While the longer versions of the GHQ are normally considered multidimensional, the GHQ-12 is often regarded as measuring only a single dimension of psychological health. For example, Corti [3] analyzed the GHQ-12 data in the BHPS and maintained that the high Cronbach's alpha value indicated the unidimensionality of this instrument. However, several authors suggested that the GHQ-12 contained two or three clinically meaningful factors. Using principal component analysis, Politi et al. [4] identified two factors: general dysphoria and social dysfunction. Andrich and van Schoubroeck [5] suggested that the positively worded items formed one factor and the negatively worded items formed another. Graetz [6], Martin [7] and Worsely and Gribbin [8] proposed three different 3-factor models. In a multi-centre study, although considerable between-centre variation was found, the final solution tended to have either two or three factors [9].

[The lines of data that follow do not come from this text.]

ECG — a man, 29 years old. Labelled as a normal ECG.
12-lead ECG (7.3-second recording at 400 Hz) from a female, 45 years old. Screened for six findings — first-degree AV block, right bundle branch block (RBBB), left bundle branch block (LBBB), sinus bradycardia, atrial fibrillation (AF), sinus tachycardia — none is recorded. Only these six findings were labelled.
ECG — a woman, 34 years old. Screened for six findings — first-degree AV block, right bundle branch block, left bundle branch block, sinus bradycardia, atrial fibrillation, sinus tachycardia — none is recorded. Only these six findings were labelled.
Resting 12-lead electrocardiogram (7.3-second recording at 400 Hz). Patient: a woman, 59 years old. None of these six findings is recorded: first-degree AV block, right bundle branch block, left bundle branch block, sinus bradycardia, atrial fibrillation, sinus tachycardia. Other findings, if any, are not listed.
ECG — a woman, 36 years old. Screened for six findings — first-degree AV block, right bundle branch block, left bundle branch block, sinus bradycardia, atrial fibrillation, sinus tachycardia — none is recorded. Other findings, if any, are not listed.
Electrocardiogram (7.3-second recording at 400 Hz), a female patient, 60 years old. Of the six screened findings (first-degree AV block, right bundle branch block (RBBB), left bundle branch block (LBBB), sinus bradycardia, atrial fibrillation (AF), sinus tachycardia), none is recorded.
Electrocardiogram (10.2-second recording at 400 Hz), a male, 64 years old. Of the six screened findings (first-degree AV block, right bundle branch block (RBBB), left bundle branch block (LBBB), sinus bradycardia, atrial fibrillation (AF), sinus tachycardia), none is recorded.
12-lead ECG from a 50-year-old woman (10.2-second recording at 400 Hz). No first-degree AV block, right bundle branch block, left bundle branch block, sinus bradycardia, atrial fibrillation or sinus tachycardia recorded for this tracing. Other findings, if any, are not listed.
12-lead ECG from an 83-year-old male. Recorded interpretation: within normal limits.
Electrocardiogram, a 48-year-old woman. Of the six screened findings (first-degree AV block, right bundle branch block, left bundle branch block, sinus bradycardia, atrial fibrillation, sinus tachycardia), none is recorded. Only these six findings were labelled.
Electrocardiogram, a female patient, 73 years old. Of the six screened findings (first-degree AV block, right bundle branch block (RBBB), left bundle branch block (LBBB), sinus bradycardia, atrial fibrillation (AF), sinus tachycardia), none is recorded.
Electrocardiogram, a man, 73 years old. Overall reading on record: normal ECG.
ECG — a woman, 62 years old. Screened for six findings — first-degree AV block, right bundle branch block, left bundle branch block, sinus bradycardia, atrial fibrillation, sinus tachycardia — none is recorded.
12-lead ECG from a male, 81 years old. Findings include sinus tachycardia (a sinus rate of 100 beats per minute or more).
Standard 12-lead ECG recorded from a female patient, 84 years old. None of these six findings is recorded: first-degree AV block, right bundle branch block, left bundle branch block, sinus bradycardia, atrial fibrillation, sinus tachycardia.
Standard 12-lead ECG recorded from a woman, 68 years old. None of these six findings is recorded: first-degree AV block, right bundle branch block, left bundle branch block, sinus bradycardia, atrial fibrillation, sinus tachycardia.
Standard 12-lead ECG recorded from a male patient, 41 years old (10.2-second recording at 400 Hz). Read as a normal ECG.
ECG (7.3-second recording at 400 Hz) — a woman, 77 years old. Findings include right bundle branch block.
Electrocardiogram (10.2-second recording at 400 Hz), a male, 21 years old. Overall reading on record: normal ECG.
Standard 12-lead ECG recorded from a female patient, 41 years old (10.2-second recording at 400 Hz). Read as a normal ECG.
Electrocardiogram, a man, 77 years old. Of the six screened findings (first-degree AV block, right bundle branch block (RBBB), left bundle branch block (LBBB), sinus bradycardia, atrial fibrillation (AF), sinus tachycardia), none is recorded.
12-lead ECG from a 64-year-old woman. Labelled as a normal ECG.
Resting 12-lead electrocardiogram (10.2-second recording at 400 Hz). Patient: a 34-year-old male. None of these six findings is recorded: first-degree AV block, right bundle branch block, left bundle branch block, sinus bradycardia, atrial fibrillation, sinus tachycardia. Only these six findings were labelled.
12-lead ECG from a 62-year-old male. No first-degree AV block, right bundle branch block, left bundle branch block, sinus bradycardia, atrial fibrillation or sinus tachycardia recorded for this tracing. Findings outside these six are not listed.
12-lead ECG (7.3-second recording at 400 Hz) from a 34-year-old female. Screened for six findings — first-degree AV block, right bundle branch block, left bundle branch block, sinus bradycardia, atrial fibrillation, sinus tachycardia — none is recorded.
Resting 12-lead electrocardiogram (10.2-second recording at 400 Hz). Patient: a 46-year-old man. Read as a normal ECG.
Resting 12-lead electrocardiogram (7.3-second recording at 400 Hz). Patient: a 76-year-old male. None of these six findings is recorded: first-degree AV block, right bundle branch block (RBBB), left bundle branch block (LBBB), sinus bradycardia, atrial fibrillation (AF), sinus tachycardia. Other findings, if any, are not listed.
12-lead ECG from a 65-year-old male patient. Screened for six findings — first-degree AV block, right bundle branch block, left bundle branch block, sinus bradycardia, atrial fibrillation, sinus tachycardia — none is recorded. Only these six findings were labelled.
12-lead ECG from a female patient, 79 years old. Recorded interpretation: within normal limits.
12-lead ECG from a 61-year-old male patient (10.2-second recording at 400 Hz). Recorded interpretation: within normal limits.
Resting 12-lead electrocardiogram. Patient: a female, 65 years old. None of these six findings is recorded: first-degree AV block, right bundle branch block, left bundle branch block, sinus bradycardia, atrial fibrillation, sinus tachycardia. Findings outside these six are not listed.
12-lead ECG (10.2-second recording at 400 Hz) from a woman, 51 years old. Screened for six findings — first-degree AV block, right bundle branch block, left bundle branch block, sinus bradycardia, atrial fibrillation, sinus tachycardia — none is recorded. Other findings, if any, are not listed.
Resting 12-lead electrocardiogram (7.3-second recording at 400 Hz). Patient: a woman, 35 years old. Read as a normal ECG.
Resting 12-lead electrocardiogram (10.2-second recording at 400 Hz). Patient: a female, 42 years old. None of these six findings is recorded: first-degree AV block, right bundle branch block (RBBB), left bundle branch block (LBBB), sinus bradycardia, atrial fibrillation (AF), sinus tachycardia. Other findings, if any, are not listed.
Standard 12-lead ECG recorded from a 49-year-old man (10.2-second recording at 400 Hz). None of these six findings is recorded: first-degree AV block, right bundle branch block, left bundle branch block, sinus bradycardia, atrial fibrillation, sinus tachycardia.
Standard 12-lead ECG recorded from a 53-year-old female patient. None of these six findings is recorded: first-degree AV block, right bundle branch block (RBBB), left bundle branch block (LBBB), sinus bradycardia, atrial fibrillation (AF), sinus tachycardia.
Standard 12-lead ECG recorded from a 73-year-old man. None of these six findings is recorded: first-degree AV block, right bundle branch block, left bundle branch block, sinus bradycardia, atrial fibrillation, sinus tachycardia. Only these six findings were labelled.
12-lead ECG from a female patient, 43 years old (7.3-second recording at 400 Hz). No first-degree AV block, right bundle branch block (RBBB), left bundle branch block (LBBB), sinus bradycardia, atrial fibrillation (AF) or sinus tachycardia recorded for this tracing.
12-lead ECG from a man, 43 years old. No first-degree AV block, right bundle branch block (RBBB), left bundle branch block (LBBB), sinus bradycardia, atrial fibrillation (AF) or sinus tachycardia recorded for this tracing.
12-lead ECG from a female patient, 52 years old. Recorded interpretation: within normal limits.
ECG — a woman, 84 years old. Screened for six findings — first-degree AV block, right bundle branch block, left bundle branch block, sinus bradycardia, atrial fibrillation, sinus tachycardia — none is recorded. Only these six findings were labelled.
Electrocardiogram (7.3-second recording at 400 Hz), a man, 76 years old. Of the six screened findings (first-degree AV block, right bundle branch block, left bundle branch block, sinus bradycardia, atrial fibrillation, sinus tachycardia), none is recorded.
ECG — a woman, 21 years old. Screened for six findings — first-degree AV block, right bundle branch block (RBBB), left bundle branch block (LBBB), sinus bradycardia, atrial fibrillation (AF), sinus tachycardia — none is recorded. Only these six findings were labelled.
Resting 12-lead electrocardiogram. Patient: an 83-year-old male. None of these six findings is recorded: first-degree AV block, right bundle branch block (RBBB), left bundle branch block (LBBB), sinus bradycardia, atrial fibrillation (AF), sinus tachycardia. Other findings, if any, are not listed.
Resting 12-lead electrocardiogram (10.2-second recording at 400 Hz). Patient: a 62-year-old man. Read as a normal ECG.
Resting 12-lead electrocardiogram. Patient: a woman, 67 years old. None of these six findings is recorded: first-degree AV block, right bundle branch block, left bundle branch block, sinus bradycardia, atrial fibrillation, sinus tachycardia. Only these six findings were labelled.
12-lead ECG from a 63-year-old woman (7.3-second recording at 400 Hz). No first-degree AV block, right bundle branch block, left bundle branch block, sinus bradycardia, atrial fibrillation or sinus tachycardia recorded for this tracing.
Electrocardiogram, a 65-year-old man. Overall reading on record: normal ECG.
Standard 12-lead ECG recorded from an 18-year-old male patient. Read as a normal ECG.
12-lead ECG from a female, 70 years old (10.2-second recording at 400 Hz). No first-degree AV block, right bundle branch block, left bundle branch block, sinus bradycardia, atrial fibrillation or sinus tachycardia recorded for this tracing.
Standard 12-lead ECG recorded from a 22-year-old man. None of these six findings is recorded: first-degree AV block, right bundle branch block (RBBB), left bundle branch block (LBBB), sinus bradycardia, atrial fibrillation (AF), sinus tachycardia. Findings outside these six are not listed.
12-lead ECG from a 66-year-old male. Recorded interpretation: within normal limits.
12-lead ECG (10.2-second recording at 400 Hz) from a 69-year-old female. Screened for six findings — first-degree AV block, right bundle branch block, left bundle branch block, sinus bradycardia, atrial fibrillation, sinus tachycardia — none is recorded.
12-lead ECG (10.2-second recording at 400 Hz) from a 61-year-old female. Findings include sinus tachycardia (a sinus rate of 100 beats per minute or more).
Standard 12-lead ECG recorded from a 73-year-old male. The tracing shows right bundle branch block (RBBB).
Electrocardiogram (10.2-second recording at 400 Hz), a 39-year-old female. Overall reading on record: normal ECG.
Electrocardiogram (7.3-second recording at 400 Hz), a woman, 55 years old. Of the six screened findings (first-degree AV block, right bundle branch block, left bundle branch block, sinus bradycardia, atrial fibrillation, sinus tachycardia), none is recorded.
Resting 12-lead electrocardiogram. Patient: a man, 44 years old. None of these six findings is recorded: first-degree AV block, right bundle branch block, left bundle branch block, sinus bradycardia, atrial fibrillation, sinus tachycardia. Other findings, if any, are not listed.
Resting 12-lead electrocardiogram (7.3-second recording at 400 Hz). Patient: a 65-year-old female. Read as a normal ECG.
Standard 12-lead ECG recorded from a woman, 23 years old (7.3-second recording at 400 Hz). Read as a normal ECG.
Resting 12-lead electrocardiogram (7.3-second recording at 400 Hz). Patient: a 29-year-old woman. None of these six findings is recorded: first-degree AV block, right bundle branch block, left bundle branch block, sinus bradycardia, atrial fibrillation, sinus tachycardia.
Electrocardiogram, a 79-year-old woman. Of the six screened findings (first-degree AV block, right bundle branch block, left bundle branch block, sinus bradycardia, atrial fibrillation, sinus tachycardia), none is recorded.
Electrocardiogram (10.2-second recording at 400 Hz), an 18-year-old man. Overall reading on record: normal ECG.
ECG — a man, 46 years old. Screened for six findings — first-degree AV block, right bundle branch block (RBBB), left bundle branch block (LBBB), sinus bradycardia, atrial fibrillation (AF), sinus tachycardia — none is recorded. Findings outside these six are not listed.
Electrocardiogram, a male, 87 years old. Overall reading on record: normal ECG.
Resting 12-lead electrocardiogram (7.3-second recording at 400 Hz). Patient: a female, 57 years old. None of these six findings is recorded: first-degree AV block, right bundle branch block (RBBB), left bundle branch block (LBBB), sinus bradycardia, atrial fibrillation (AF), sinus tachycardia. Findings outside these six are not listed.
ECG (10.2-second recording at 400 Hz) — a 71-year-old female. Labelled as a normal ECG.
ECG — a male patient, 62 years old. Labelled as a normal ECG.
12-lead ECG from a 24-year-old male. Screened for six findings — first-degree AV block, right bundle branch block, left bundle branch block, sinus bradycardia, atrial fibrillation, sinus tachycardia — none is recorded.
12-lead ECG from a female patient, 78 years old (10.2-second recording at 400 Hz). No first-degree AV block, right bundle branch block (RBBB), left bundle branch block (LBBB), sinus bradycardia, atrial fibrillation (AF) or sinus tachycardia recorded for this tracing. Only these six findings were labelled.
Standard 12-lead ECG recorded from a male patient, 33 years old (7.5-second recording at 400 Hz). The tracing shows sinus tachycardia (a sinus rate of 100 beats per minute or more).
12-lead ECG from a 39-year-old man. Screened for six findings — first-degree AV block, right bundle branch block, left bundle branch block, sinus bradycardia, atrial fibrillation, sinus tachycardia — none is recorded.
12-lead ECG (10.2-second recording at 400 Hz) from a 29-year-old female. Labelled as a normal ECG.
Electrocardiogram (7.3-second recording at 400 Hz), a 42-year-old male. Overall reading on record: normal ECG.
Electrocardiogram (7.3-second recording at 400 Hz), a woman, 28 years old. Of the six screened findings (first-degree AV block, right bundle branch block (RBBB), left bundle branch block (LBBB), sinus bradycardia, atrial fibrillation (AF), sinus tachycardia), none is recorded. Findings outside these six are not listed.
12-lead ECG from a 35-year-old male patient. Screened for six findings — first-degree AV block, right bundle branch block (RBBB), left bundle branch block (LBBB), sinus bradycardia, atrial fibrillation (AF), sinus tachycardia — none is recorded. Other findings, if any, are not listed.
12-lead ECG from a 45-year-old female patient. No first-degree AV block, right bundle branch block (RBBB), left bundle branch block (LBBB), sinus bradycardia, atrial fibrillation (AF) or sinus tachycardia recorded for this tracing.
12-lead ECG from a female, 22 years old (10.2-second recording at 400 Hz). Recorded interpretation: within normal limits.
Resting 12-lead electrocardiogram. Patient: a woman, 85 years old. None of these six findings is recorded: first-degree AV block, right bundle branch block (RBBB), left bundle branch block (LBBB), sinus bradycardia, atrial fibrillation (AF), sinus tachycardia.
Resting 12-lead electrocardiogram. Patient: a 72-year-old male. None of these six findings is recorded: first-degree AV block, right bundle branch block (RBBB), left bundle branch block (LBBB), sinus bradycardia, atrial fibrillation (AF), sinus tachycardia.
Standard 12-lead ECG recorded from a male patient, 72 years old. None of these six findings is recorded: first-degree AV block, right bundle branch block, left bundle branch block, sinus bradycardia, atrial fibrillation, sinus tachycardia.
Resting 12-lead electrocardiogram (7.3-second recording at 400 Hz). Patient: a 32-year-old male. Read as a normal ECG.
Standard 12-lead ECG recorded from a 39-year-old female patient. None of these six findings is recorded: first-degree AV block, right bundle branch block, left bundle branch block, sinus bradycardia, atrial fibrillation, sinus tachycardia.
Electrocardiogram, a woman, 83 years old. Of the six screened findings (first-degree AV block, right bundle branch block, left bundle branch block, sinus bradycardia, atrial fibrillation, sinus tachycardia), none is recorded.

Using confirmatory factor analysis (CFA) to analyze the BHPS data, Cheung [10] compared various models and found that the 3-factor model proposed by Graetz [6] gave the best fit. The factors are anxiety and depression (4 items), social dysfunction (6 items), and loss of confidence (2 items). In a study of employees in New Zealand, Kalliath et al [11] also employed CFA to compare various models. They also found that Graetz's 3-factor model gave better goodness-of-fit than the others. However, they maintained that none of the models they examined gave a sufficient level of goodness-of-fit. Hence they modified the instrument to propose a short (8-item) version of GHQ. In a study of college students and young adolescents in Australia, French and Tait [12] found that Graetz's model not only fitted the data better than other models, but also satisfactorily achieved some fit indices targets such as Comparative Fit Index > 0.95. In a study of a rural population in Australia [13], the model of Worsely and Gribbin fitted best and that of Graetz was second best.

While the structure of the GHQ-12 has been studied using factor analysis methods, the construct validity and usefulness of those resulting factors are not often tested. The question is whether the additional information provided by the 2 or 3 factors, if they exist, is clinically useful. In other words, will multiple scores be more useful than a total single score in helping us to understand respondents' health status?

The purpose of this study was therefore two-fold. First, we aimed to compare the previously proposed models of the GHQ-12 in an oriental population and identify the best-fitting one. It was not our objective to assess their absolute level of fit or to derive new model or version of the GHQ. Second, we aimed to assess whether the factors identified relate to clinical and health-related quality of life variables in different ways.


Subjects and study design

A consecutive sample of outpatients with anxiety disorders and/or depressive disorders was recruited from a psychiatric clinic at a tertiary hospital in Singapore. Inclusion criteria were the presence of any anxiety disorder and/or major depressive disorder, literacy in English or Chinese, and completion of an informed consent form. Patients with organic brain syndrome or psychosis were excluded.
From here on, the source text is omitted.